• Data section:
-- Opening Marker --
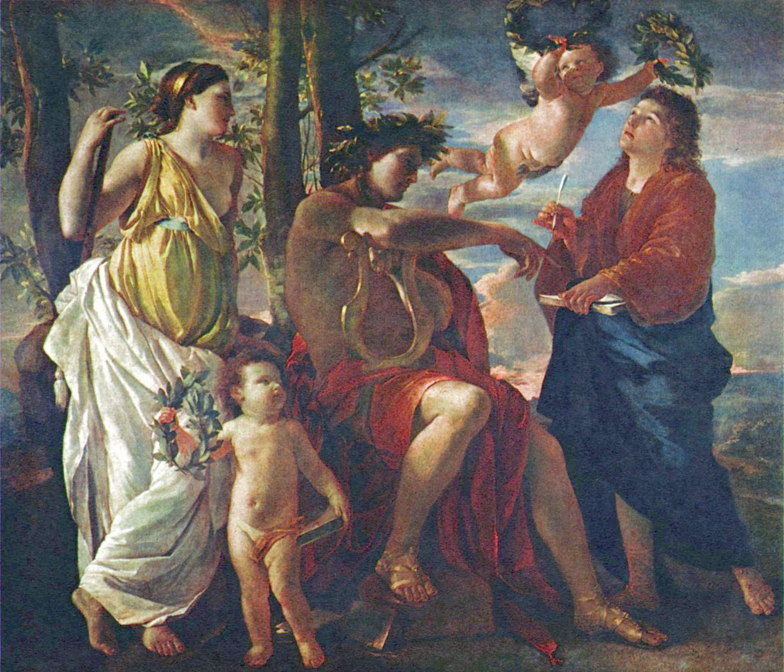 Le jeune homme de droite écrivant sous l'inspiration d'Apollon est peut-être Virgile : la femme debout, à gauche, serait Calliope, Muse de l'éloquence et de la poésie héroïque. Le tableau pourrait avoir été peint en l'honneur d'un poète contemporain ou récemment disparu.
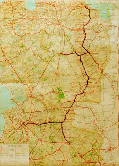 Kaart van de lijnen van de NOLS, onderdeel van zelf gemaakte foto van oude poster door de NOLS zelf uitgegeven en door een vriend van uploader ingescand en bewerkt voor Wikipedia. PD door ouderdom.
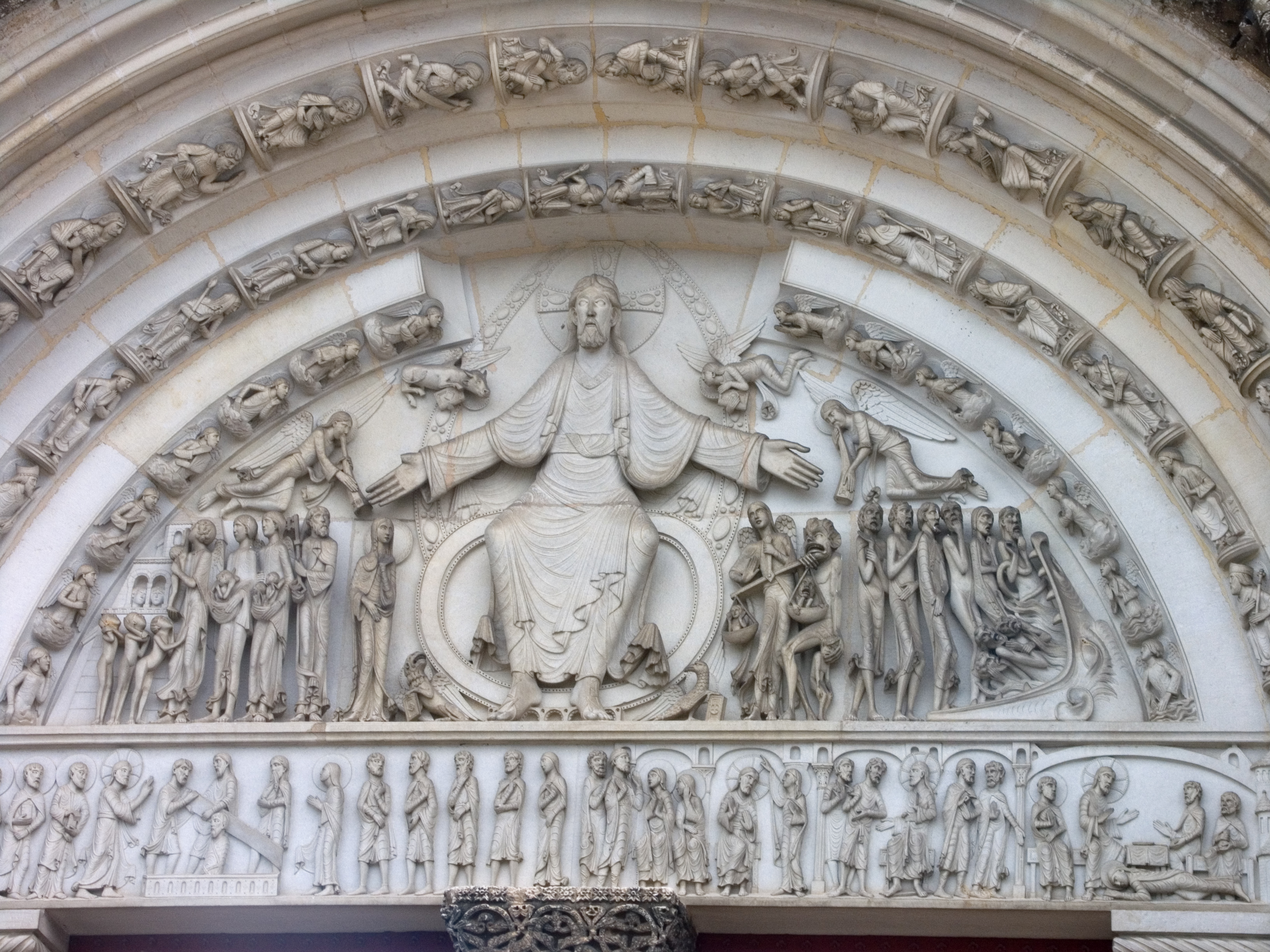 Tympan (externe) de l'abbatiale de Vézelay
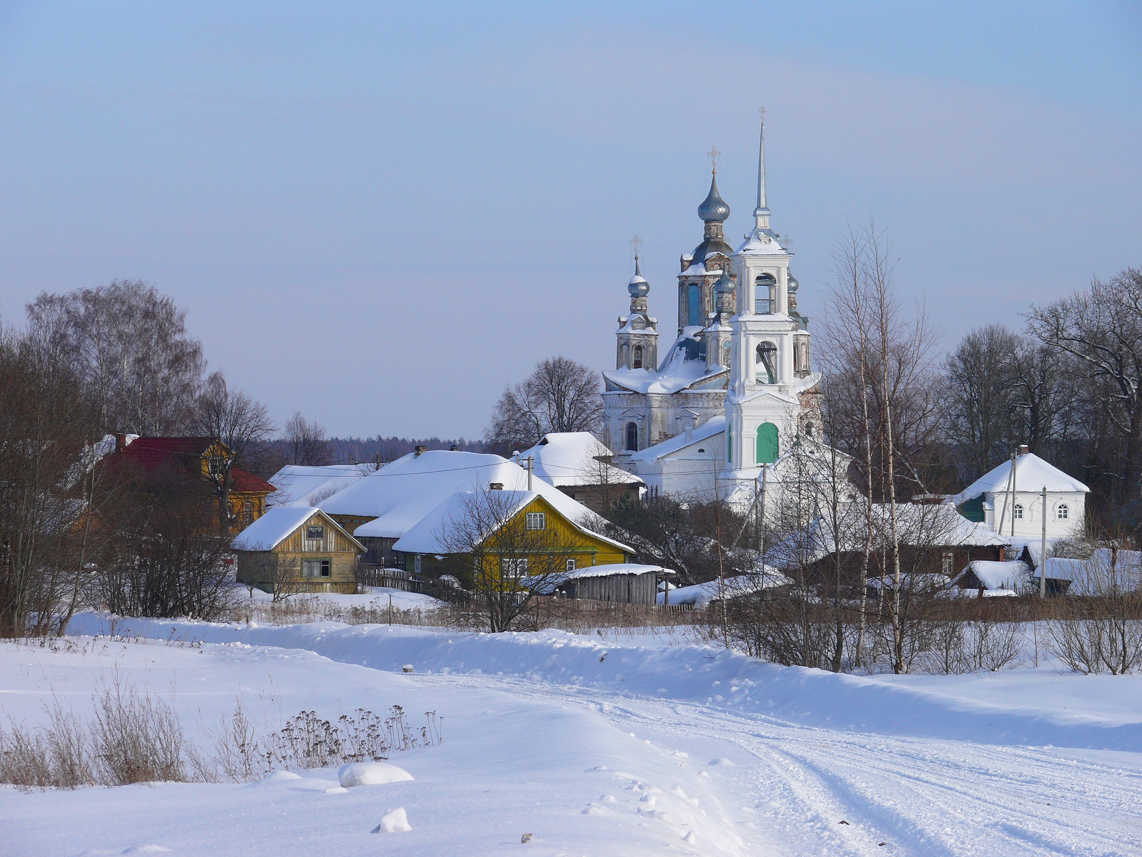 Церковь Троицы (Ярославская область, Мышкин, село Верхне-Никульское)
-- Closing Marker --
• Work item:
Leave out the pictures and reproduce the rest of the listing exactly.

• Response:
 Le jeune homme de droite écrivant sous l'inspiration d'Apollon est peut-être Virgile : la femme debout, à gauche, serait Calliope, Muse de l'éloquence et de la poésie héroïque. Le tableau pourrait avoir été peint en l'honneur d'un poète contemporain ou récemment disparu.
 Kaart van de lijnen van de NOLS, onderdeel van zelf gemaakte foto van oude poster door de NOLS zelf uitgegeven en door een vriend van uploader ingescand en bewerkt voor Wikipedia. PD door ouderdom.
 Tympan (externe) de l'abbatiale de Vézelay
 Церковь Троицы (Ярославская область, Мышкин, село Верхне-Никульское)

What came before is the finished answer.